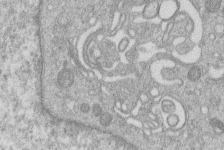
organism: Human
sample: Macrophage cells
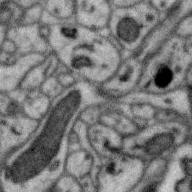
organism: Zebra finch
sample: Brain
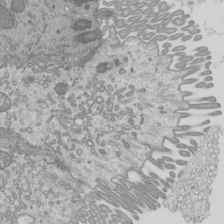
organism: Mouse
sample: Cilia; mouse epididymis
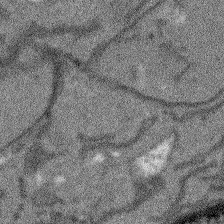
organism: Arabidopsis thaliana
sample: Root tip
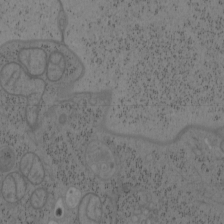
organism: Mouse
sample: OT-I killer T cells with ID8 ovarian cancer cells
============================================================
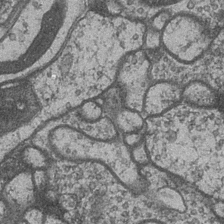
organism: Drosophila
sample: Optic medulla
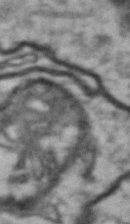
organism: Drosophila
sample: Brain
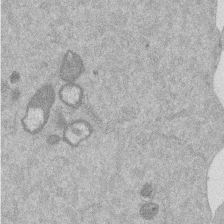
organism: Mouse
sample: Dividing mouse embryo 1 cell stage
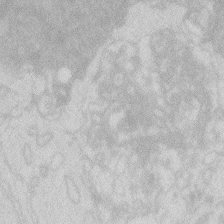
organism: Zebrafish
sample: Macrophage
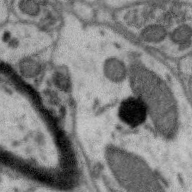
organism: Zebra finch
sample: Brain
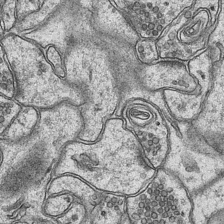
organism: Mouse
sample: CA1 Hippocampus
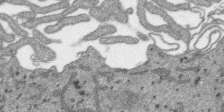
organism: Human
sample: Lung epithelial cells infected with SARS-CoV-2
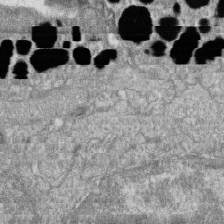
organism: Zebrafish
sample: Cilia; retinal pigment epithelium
============================================================
- **ASSIGNMENT**
Excluding any pictures, print exactly the lines of the listing above from the line with "sample: Optic medulla" to the line with "sample: Cilia; retinal pigment epithelium", both ends included.

- **ANSWER BOX**
sample: Optic medulla
organism: Drosophila
sample: Brain
organism: Mouse
sample: Dividing mouse embryo 1 cell stage
organism: Zebrafish
sample: Macrophage
organism: Zebra finch
sample: Brain
organism: Mouse
sample: CA1 Hippocampus
organism: Human
sample: Lung epithelial cells infected with SARS-CoV-2
organism: Zebrafish
sample: Cilia; retinal pigment epithelium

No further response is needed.